What a small world. Earlier today I got tagged in a PR [1] where Andrew became the maintainer of a Ruby gem related to database migrations. Good to know he is involved in multiple projects in this space.

[1] https://github.com/lfittl/activerecord-clean-db-structure/is...

  • andatki a year ago

    Hi there! That's funny! This interview and those gem updates were unrelated. However both are part of the sweet spot for me of education, advocacy, and technical solutions for PostgreSQL and Ruby on Rails apps.

    I hope you’re able to check out the podcast episode and enjoy it. Thanks for weighing in within the gem comments, and for commenting here on this connection. :)

benwilber0 a year ago

Postgres can scale to millions of users, but Rails definitely can't. Unless you're prepared to spend a ton of money.

  • petcat a year ago

    For real. Show me a company that has scaled RoR or Django to 1 million concurrent users without blowing $250,000/month on their AWS bill. I've worked at unicorn companies trying to do exactly that.

    Their baseline was 800 instances of the Rails app...lol.

    I'm not going to name-names (you've heard of them) ... but this is a company that had to invent an entirely new and novel deployment process in order to get new code onto the massive beast of Rails servers within a finite amount of time.

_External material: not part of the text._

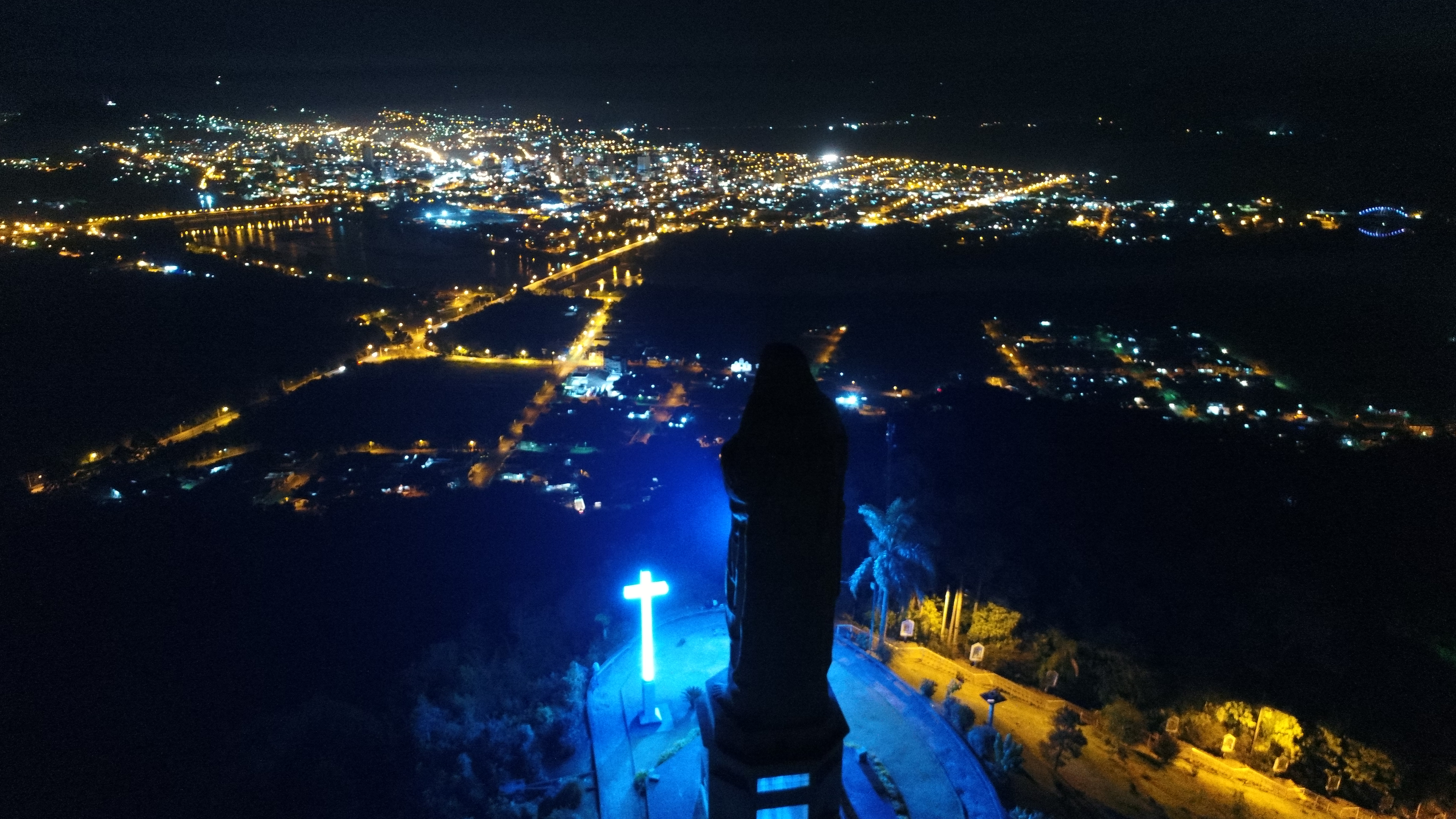 Panorâmica a noite, União da Vitoria e Porto União. Imagem Registrada do alto do morro do Cristo por Anilton B Junior/Marcos Moreira

    • loktarogar a year ago

      I've scaled a single rails server to 50k concurrent, and so if Rails is the theoretical bottleneck there, and we base it off scaling my meager efforts, that's only 20 servers for 1 mil concurrent, or around $1000/mo at the price point I was paying (heroku).

      Rails these days isn't the top of the speed meters but it's not that slow either.

      • petcat a year ago

        Sounds like you made a nice, tight little Rails app. 50,000 concurrent? Oh man, I wish.

    • hw a year ago

      “Rails can’t scale” is so 10 years ago. It’s often other things like DB queries or network I/O that tend to be bottlenecks, or you have a huge Rails monolith that has a large memory footprint, or an application that isn’t well architected or optimized.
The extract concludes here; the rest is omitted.